Chapter 2- Probabilistic Models Flashcards
what is a random variable?
a numeric quantity whose values map to the possible outcomes of an experiment
what is a sample space, or alphabet?
consists of all possible events
what is an event?
any subset of values that X can take
what is the first rule of probability theory?
probabilities add up to 1
what is the difference between estimated and true probabilities?
an estimate comes from a sample- it is a sample estimate
what is another name for the true probability?
a population parameters
what is joint probability?
AND
from conditional probabilities, p(x,y) = ?
p(x|y)p(y) and vice versa, p(y|x)p(x)
what is the rule for independent events?
p(x,y) = p(x)p(y)
how is bayes theorem derived?
p(x,y) = p(x|y)p(y)
and vice versa p(x,y) = p(y|x)p(x)
equate these
what is another word for joint probability?
marginalisation
what is the formula for joint probability, p(X=x)?
sum for each y: p(x|y)p(y)
what is the conditional independence assumption? (in words)
the features are conditionally independent of each other, given the class value
what is the conditional independence assumption p(x1,x2,x3|y) = ?
p(x1|y)p(x2|y)p(x3|y)
what is the conditional independence assumption p(X|y) = ?
multiply for each x: p(x|y)
what is the naive bayes model?
we solve problems by making the conditional independence assumption
a bayesian network is an example of?
a directed acyclic graph
when might over/underfitting occur in a bayesian network?
if we have more links, the more complicated the probability distribution and hence more data is needed
what is one of the great advantages of bayesian networks?

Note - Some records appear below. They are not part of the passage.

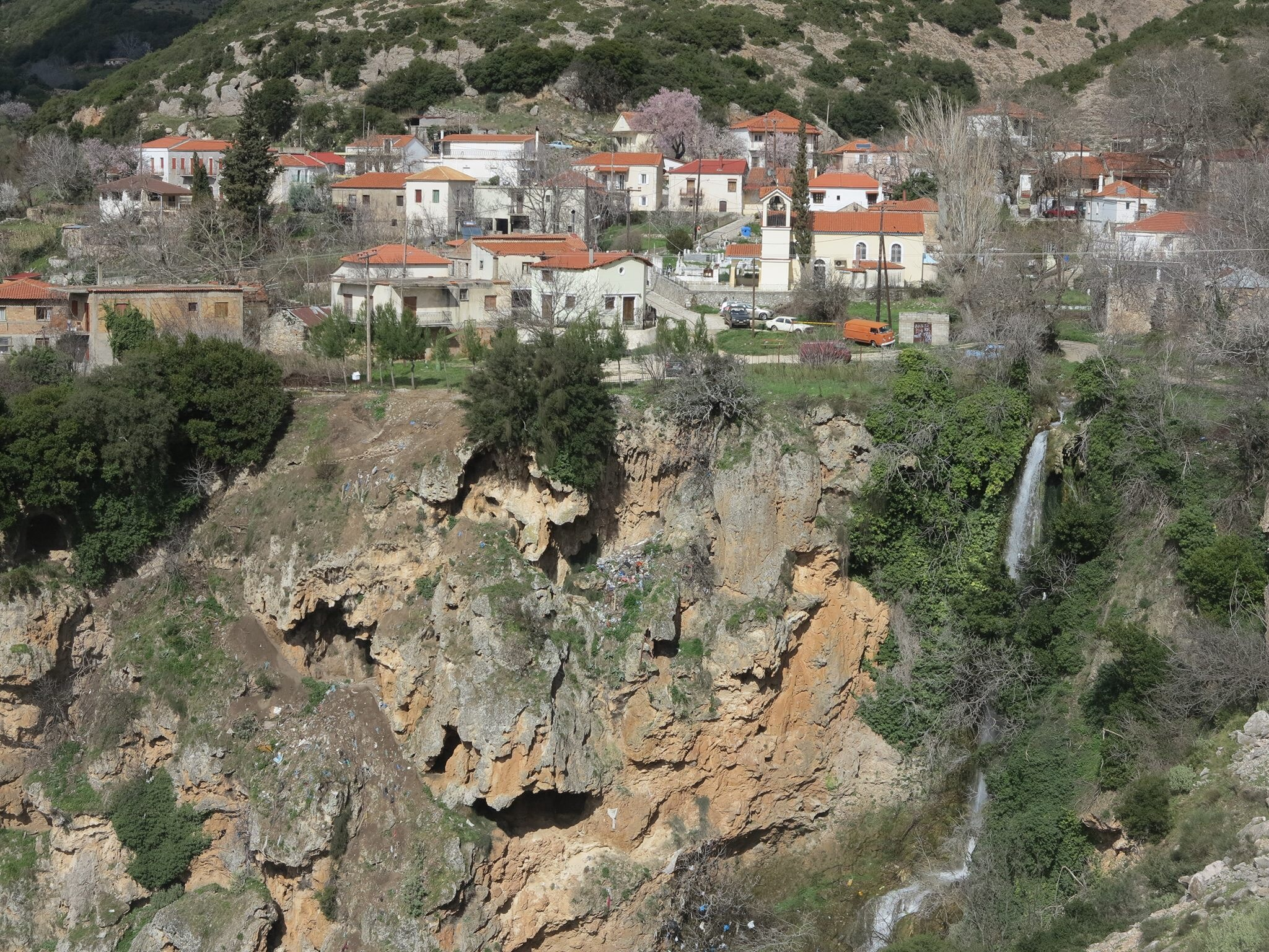 Πανοραμική άποψη του χωριού Καταράκτης, με το νερό να τρέχει.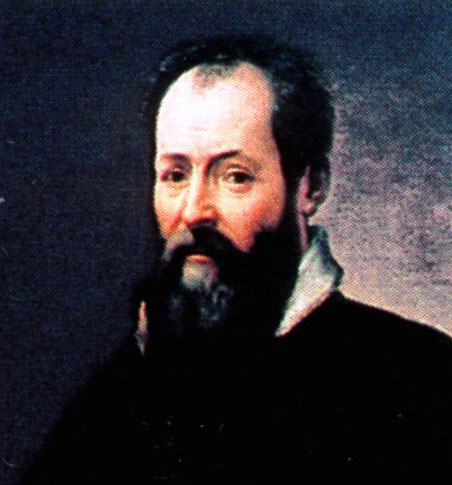 Portrait recadré de Giorgio Vasari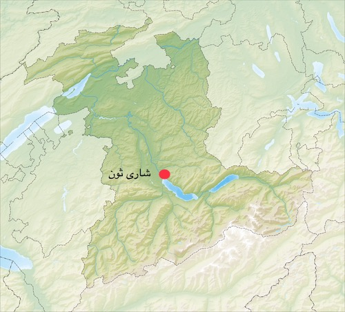 کوردی: شارى ثون لەسەر نەخشە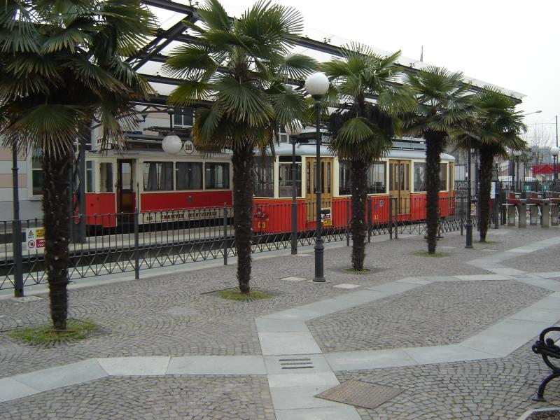 Beschreibung: Talbahnhof der Zahnradbahn Superga Quelle: selbst fotografiert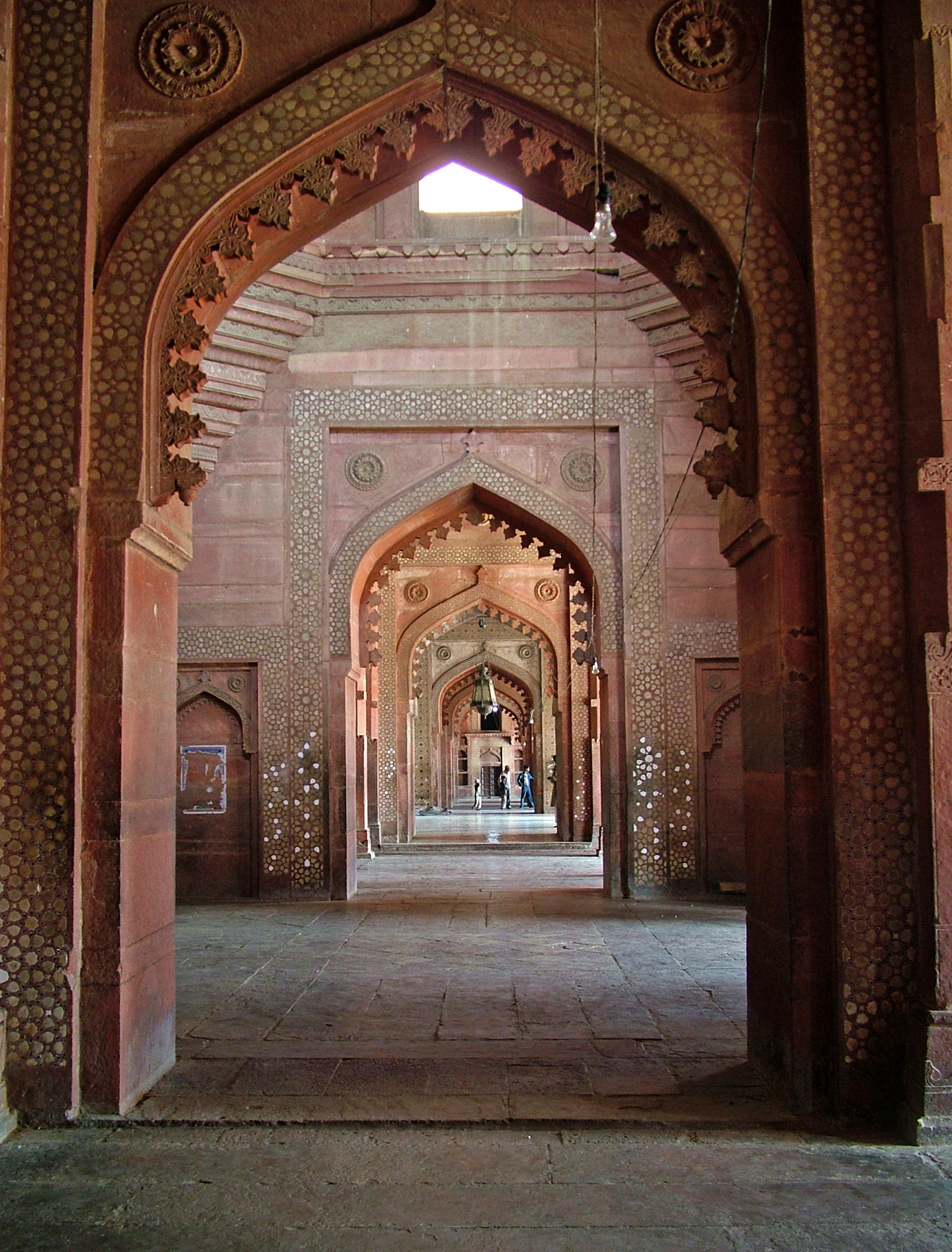 Jama Masjid in Fatehpur Sikri, Agra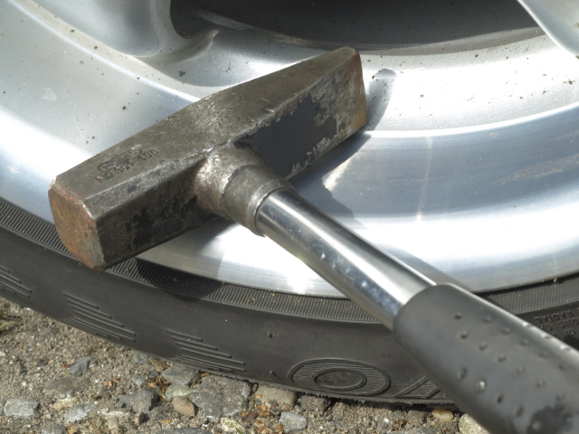 Schlosserhammer, deutsche Form mit Stahlrohrstiel und Kunststoffgriff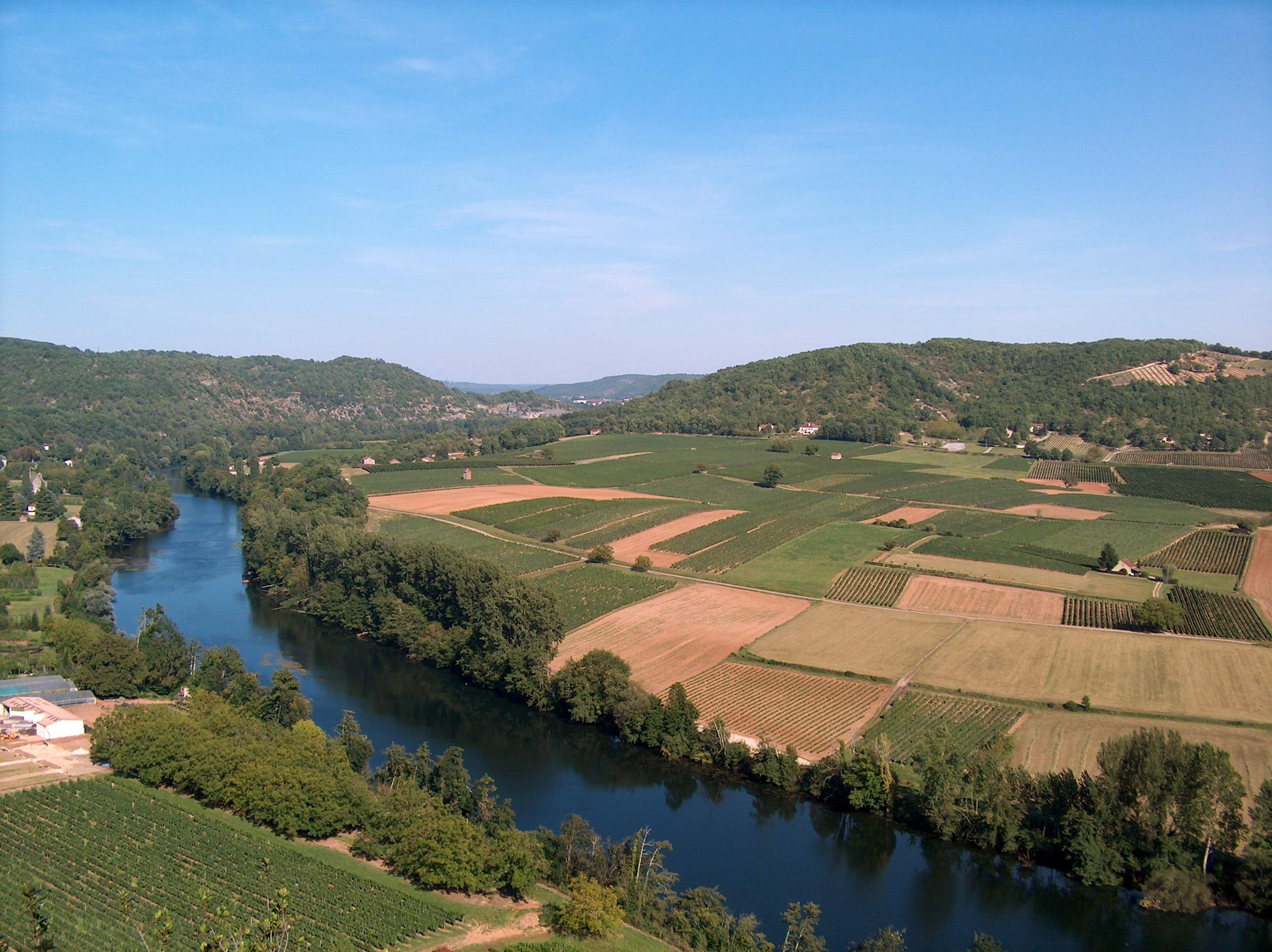 Vignoble du Cahors dans la vallée du Lot. Vue d'une colline de la rive droite. Les vignobles de Cahors sont sur la rive gauche du Lot entre Albas et Luzech. On voit sur la rive droite des rangées de vignes également autour des pépinières Passedat.

you can very naturally encode human knowledge about a given problem
what is the chain rule for probability: P(A n B) = ?, and P(A1 n A2 n A3 n A4) = ?
P(A n B) = p(B|A)P(A)
or for more
P(A1 n A2 n A3 n A4) = p(A4 | A1 n A2 n A3)
= P(A4 | A3 n A2 n A1) p(A3 | A2 n A1)p(A2 | A1) p(A1)
what does the chain rule tell us how to compute? Events A and B
The chain rules tells us how to compute the probability of event A happening AND then event B occurring afterwards.
what is a random experiment?
random experiment is any experiment in which the outcome is uncertain (not known or determined in advance).
what is P(A or B) if
a) they are disjoint
b) they are joint
a) P(A) + P(B)
b) P(A) + P(B) - P(A and B)
what is a probability mass function?
discrete random variables take on a finite number of values.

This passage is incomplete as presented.